*** Material for the task ***

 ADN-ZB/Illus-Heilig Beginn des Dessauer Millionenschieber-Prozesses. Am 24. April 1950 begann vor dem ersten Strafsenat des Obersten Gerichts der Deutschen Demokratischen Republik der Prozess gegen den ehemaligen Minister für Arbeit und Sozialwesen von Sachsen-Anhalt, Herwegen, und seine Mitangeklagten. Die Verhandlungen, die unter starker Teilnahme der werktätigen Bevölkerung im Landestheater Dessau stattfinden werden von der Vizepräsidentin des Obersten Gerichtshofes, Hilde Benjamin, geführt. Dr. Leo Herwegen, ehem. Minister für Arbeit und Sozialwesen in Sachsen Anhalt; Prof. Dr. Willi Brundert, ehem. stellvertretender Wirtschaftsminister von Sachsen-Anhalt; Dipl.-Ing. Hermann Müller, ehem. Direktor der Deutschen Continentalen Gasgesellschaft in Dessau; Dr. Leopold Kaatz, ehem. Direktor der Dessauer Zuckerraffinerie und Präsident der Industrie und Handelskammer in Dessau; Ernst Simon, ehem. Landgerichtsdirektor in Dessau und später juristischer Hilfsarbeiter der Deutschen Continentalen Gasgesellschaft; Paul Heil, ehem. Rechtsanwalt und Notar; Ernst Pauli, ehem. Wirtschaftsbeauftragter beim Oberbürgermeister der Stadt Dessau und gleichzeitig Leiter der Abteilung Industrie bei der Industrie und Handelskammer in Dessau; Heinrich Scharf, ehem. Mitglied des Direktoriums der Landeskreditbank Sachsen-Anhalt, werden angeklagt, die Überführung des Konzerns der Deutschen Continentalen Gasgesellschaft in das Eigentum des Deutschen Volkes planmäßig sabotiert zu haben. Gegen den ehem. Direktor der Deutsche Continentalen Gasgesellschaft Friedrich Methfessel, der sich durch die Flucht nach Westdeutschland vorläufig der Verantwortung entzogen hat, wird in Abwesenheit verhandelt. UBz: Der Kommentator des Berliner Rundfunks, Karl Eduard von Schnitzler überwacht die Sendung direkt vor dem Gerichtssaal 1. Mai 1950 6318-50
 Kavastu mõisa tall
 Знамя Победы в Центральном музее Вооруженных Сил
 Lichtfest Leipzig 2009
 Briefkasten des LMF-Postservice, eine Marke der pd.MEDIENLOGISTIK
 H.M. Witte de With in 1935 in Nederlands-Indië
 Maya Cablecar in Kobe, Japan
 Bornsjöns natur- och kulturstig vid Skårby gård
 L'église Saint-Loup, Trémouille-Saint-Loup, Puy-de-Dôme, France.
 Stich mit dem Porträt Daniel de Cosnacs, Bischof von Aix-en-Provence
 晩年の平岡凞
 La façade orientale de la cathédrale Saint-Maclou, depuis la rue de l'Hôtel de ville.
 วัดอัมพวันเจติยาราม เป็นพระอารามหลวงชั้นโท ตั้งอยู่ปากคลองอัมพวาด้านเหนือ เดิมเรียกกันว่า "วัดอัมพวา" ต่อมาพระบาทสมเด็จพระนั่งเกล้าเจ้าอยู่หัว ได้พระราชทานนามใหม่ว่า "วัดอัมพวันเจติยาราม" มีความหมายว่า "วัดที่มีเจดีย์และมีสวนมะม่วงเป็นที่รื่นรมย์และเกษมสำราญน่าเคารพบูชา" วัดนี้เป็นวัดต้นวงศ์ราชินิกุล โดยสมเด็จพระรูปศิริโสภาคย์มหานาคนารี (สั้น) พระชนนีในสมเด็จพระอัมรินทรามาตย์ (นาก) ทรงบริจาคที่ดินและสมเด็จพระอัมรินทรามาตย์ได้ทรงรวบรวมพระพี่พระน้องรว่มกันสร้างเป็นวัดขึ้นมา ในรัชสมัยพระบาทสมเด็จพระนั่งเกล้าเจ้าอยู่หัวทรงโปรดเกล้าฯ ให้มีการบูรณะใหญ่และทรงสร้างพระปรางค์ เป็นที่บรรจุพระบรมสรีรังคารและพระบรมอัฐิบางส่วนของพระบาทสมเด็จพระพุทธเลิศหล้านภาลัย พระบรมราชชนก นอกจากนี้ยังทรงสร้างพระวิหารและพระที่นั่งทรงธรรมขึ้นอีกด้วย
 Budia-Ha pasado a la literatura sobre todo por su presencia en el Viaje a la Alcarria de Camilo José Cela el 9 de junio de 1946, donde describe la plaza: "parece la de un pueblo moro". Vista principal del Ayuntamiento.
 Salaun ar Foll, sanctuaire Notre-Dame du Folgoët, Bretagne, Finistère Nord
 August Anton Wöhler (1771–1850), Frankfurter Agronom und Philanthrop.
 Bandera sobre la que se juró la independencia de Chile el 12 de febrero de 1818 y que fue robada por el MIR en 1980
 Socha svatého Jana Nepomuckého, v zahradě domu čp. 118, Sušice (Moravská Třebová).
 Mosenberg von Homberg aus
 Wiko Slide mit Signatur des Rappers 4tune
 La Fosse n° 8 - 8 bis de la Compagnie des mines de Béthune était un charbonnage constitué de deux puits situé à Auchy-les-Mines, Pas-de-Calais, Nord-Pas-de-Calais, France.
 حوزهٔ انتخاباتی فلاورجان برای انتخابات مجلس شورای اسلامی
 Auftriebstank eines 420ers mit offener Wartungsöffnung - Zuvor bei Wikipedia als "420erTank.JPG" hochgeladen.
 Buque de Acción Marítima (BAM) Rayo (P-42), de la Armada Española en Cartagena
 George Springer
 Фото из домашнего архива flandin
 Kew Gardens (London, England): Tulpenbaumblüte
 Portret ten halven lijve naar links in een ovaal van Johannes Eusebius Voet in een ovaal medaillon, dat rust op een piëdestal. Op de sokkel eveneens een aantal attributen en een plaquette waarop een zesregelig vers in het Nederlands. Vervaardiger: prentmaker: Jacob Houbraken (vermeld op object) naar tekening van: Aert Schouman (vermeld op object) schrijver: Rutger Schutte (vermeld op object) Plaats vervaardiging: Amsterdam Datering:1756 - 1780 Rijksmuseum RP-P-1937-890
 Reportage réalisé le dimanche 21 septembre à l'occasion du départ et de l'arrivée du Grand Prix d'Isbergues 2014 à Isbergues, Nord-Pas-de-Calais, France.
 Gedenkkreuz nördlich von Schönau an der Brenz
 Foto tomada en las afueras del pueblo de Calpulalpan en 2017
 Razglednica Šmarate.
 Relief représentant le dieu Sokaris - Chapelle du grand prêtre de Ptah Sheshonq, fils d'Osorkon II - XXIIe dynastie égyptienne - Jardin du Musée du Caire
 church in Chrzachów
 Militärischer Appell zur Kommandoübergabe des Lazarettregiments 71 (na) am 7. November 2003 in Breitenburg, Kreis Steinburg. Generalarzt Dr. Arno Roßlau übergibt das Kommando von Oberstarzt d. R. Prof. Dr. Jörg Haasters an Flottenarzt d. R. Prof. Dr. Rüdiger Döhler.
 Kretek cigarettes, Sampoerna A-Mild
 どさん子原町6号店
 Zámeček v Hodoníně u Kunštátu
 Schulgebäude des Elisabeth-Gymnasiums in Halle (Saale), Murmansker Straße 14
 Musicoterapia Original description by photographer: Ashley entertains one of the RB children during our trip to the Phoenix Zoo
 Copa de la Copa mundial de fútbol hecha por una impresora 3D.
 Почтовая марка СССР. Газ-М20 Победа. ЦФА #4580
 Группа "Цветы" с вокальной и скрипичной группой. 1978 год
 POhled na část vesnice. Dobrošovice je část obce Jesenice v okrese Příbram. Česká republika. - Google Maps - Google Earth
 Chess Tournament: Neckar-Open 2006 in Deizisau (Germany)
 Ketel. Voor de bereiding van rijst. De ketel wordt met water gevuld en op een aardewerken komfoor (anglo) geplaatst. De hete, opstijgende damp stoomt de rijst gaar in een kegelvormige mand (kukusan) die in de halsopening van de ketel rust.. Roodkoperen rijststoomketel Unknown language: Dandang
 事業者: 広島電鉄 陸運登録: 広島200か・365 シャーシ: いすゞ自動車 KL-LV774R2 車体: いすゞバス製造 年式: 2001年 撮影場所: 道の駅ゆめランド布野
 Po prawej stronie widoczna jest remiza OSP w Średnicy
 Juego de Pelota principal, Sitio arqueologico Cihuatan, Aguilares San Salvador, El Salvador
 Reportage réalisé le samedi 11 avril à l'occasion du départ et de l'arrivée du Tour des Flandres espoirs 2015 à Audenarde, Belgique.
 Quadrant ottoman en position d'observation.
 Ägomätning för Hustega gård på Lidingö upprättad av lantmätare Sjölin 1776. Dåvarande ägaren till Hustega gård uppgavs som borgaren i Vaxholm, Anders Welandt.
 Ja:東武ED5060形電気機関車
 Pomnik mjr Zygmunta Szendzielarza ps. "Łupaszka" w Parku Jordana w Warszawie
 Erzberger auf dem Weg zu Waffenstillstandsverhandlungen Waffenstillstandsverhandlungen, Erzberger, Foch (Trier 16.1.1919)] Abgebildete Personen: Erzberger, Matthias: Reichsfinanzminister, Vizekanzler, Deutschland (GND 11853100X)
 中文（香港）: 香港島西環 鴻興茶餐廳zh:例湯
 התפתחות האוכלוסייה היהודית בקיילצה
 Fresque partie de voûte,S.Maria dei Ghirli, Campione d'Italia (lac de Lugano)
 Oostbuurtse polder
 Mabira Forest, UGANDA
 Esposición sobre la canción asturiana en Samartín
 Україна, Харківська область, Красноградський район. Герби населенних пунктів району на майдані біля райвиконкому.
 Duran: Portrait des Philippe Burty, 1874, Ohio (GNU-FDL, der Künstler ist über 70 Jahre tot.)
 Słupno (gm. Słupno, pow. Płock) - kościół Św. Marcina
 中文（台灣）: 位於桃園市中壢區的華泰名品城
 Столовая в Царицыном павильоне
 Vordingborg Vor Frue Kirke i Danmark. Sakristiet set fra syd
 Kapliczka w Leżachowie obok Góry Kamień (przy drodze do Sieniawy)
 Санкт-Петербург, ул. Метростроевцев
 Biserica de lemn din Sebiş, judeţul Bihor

*** End of Material for the task ***

Search the listing for the string "Nord". Copy each line where it turns up.

## Output for this task:
 Salaun ar Foll, sanctuaire Notre-Dame du Folgoët, Bretagne, Finistère Nord
 La Fosse n° 8 - 8 bis de la Compagnie des mines de Béthune était un charbonnage constitué de deux puits situé à Auchy-les-Mines, Pas-de-Calais, Nord-Pas-de-Calais, France.
 Reportage réalisé le dimanche 21 septembre à l'occasion du départ et de l'arrivée du Grand Prix d'Isbergues 2014 à Isbergues, Nord-Pas-de-Calais, France.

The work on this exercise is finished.